Human-loving seal that rejected wild arrives at Detroit Zoo

A seal with a fondness for New Jersey beaches - and the food-sharing fishermen and beachgoers that come with them – has arrived in Detroit after becoming a little too friendly with the locals.

A seal with a fondness for New Jersey beaches — and the food-sharing fishermen and beachgoers that come with them — has arrived in Detroit after becoming a little too friendly with the locals.

Since March, the 45-kilogram (100-pound) female gray seal had stopped on Long Island, New York, and New Jersey beaches at Sandy Hook, Island Beach State Park, Sea Isle City and Longport.

Kids went up and started petting it.- Bob Schoelkopf, Marine Mammal Stranding Center

Each time, animal rescue groups shooed it back into the water or treated it for illness or injury. But the seal kept coming back.

When people started petting it on a beach in Longport on Sept. 5, the Marine Mammal Stranding Center removed it from the ocean permanently because it had become too acclimated to humans.

"We would see it in Sea isle City, swimming among the bathers, not bothering anybody, but clearly too used to humans being around," said Bob Schoelkopf, director of the stranding centre. "In Longport, it came ashore and kids went up and started petting it. That's what sealed its fate."

Seal joins four others rescued

She arrived at the Detroit Zoo’s Arctic Ring of Life on Monday, according to a media release issued by the zoo Thursday.

“Since the pup cannot be returned to her natural wild habitat, we are happy to provide her sanctuary at the Detroit Zoo,” said Scott Carter, Detroit Zoological Society chief life sciences officer.  “The Arctic Ring of Life is an amazing habitat and she will be in good company here with our other rescued seals.”

Once the seal, now named Jersey, started allowing humans to pet her, she had to be moved. (Marine Mammal Stranding Center )

Named Jersey by the zoo’s animal care staff, the seal joins grey seals Kiinaq and Georgie, harp seal Pequot and harbour seals Sidney and Freita, all of which were rescued. 

“The Detroit Zoo has a reputation for being at the forefront of wildlife rescue, and we are so pleased that this little seal has found such a haven,” Schoelkopf said.

The animal's odyssey began on March 9 when Long Island's Riverhead Foundation for Marine Research responded to a report of a young seal with a swollen flipper.

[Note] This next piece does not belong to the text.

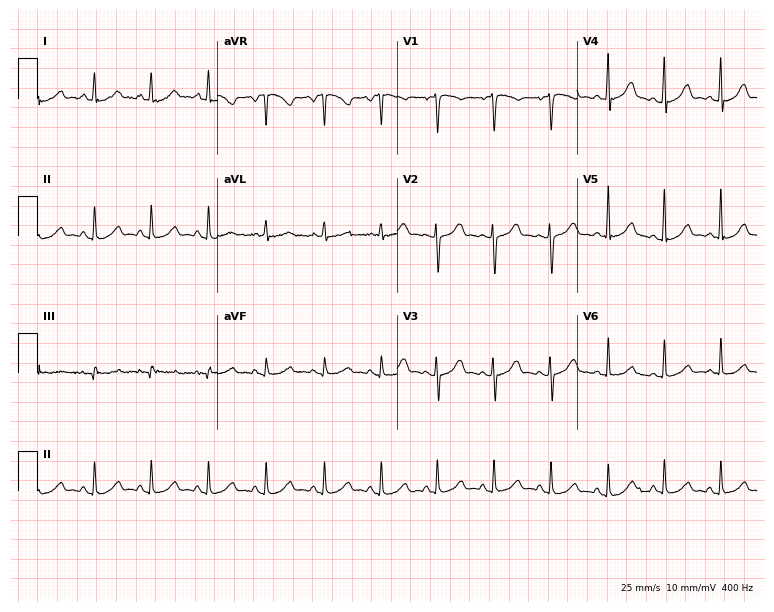
Resting 12-lead electrocardiogram (7.3-second recording at 400 Hz). Patient: a 39-year-old female. The tracing shows sinus tachycardia (a sinus rate of 100 beats per minute or more).
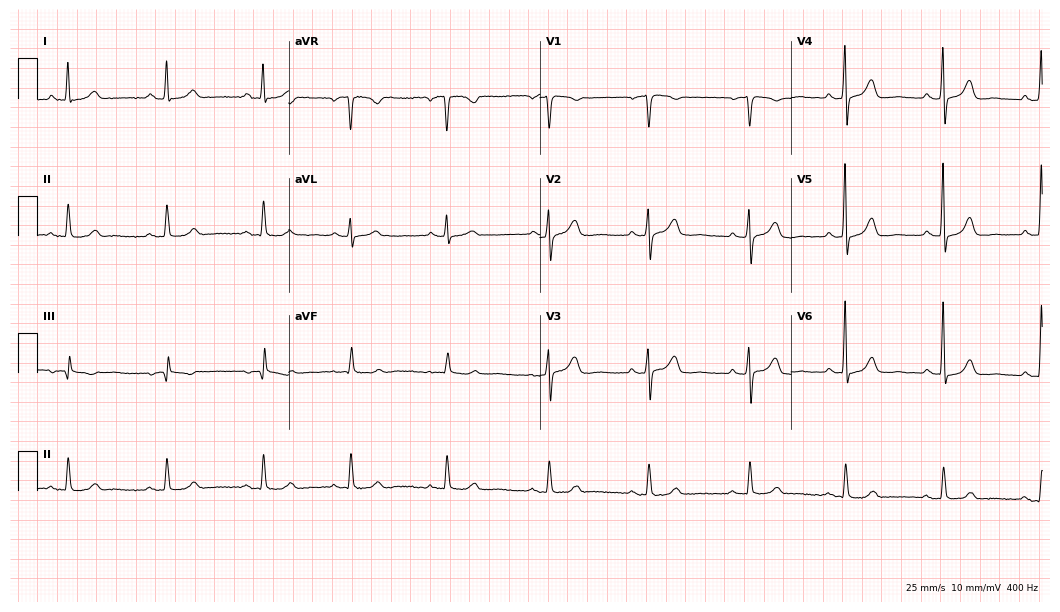
Standard 12-lead ECG recorded from a 61-year-old female (10.2-second recording at 400 Hz). Read as a normal ECG.

The animal was rehabilitated at the centre for just over three months and released on June 14.

On July 10, New Jersey's Marine Mammal Stranding Center received a call about a seal on the beach with a fishing hook lodged in its mouth. A technician from the centre removed the hook. Because the animal had no other obvious injuries or illnesses, it was released and went back into the water.

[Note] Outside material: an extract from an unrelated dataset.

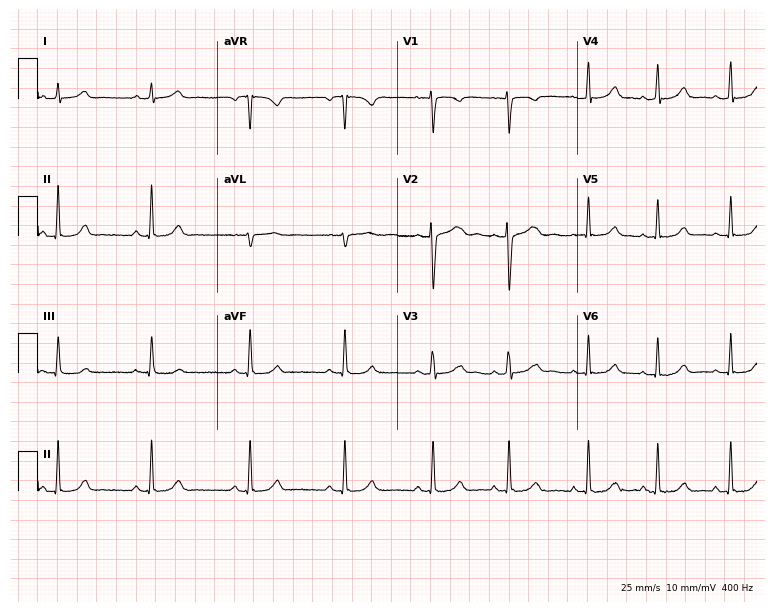
Standard 12-lead ECG recorded from a female, 18 years old (7.3-second recording at 400 Hz). None of these six findings is recorded: first-degree AV block, right bundle branch block (RBBB), left bundle branch block (LBBB), sinus bradycardia, atrial fibrillation (AF), sinus tachycardia. Findings outside these six are not listed.
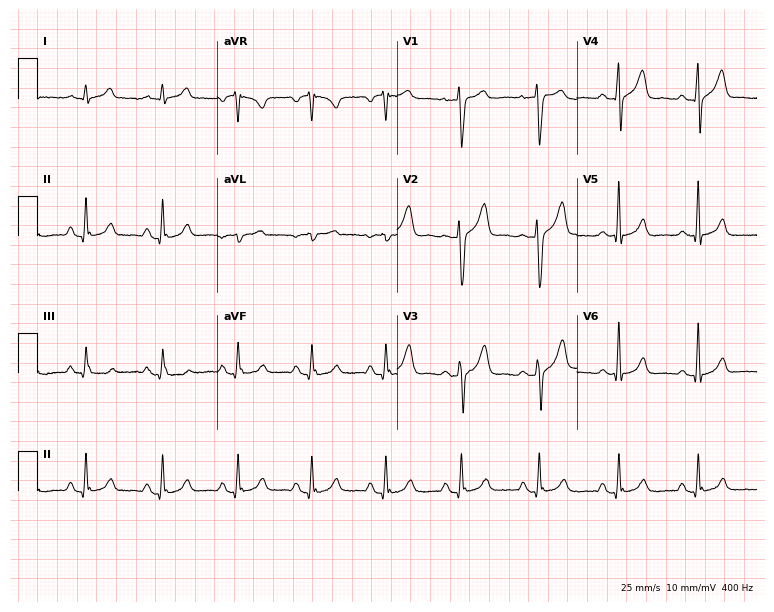
12-lead ECG from a 38-year-old male patient. Labelled as a normal ECG.

But two days later, the seal was back ashore again, this time in Sea Isle City, where a large crowd gathered, causing the animal to become anxious and stressed. The stranding centre picked it up and brought it to its Brigantine facility, where personnel noticed the animal had a cough, and put it on antibiotics.

When the cough disappeared and blood tests showed the seal had no illness, it was released at Sandy Hook on Aug. 18, having gained 9.5 kg (21 pounds) at the rescue centre.

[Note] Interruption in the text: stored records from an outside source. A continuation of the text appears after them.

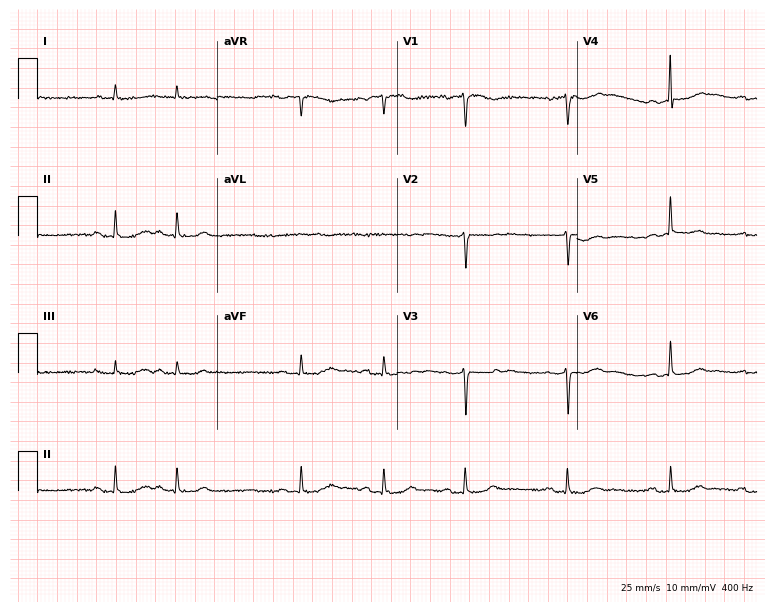
Standard 12-lead ECG recorded from a female patient, 81 years old (7.3-second recording at 400 Hz). Read as a normal ECG.
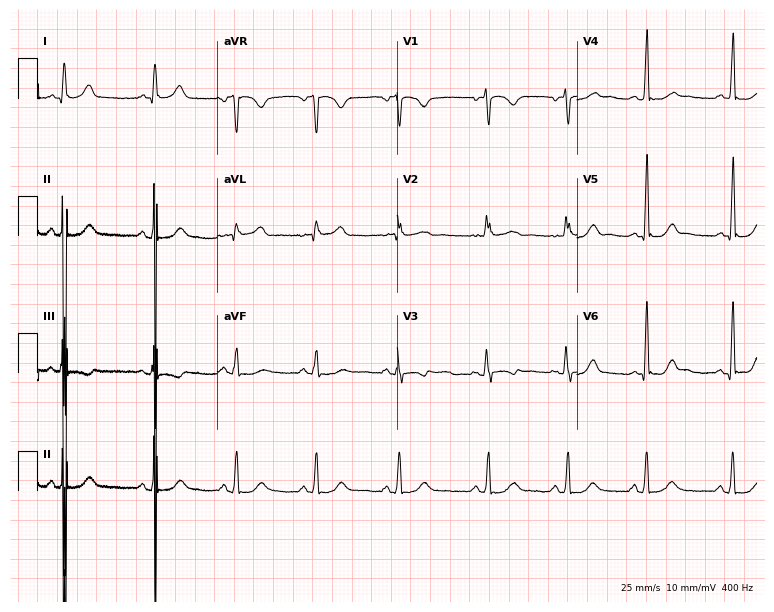
Resting 12-lead electrocardiogram (7.3-second recording at 400 Hz). Patient: a 25-year-old female. None of these six findings is recorded: first-degree AV block, right bundle branch block, left bundle branch block, sinus bradycardia, atrial fibrillation, sinus tachycardia.
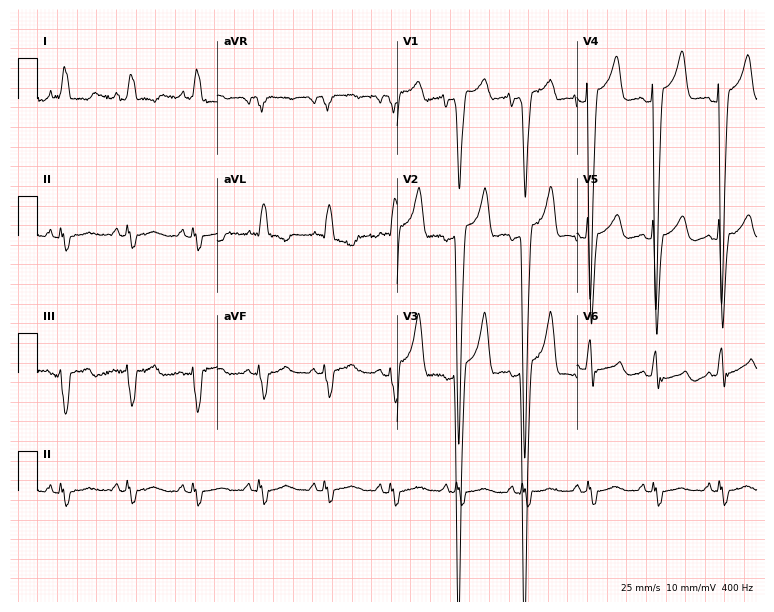
Electrocardiogram (7.3-second recording at 400 Hz), an 80-year-old female patient. Of the six screened findings (first-degree AV block, right bundle branch block (RBBB), left bundle branch block (LBBB), sinus bradycardia, atrial fibrillation (AF), sinus tachycardia), none is recorded.
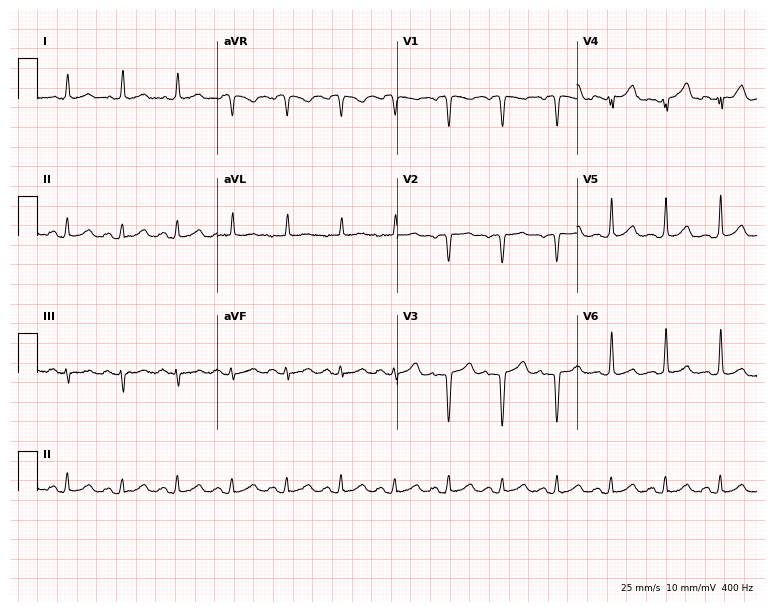
12-lead ECG from a 48-year-old female patient. Shows sinus tachycardia (a sinus rate of 100 beats per minute or more).
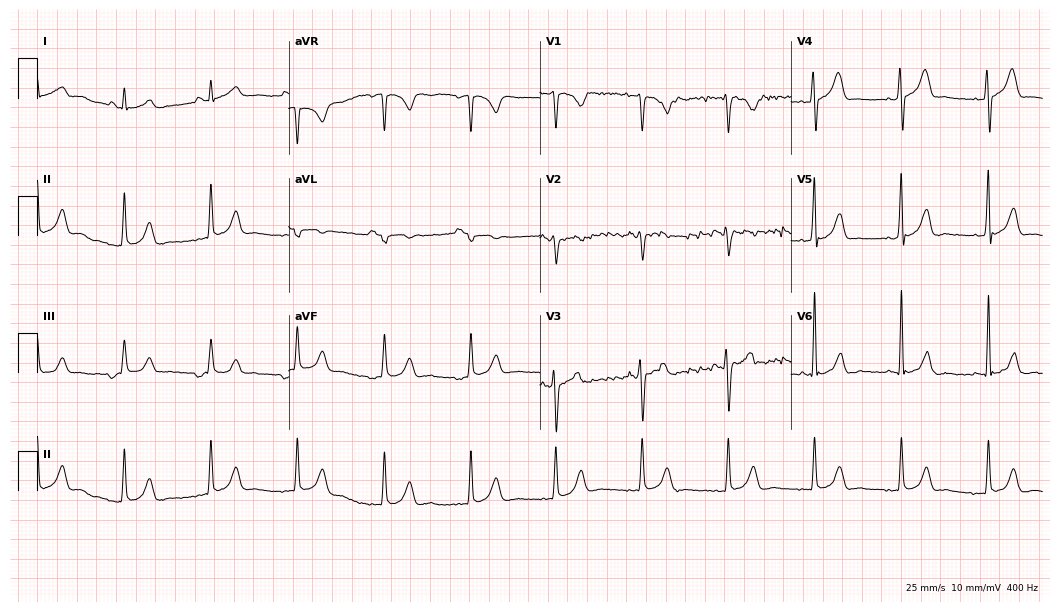
ECG — a male, 30 years old. Labelled as a normal ECG.
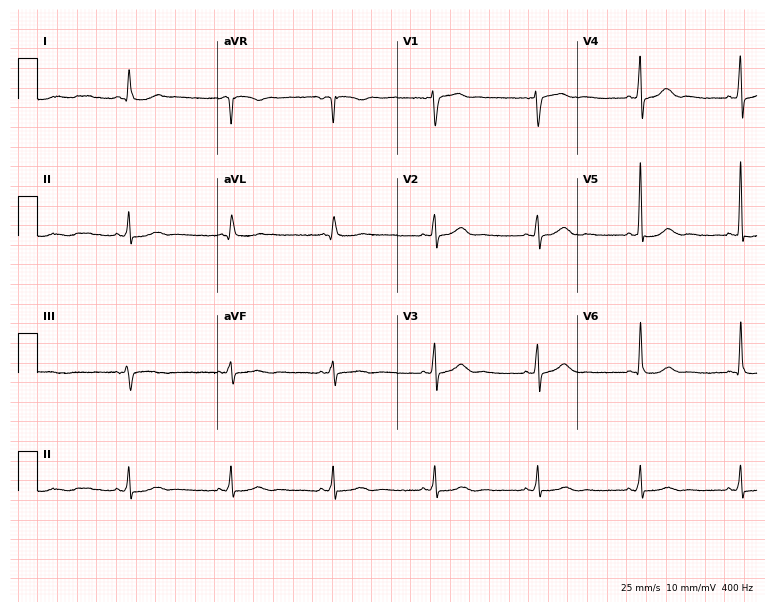
12-lead ECG (7.3-second recording at 400 Hz) from a 73-year-old male patient. Labelled as a normal ECG.

"Throughout the next few weeks, there were dozens of reports of our seal swimming in close proximity to bathers in the surf," Schoelkopf said. "We got calls from people saying they had fed it."

After deciding the seal was too used to humans to ever return to the ocean, the stranding centre notified federal wildlife officials, who found a home for it at the Detroit Zoo.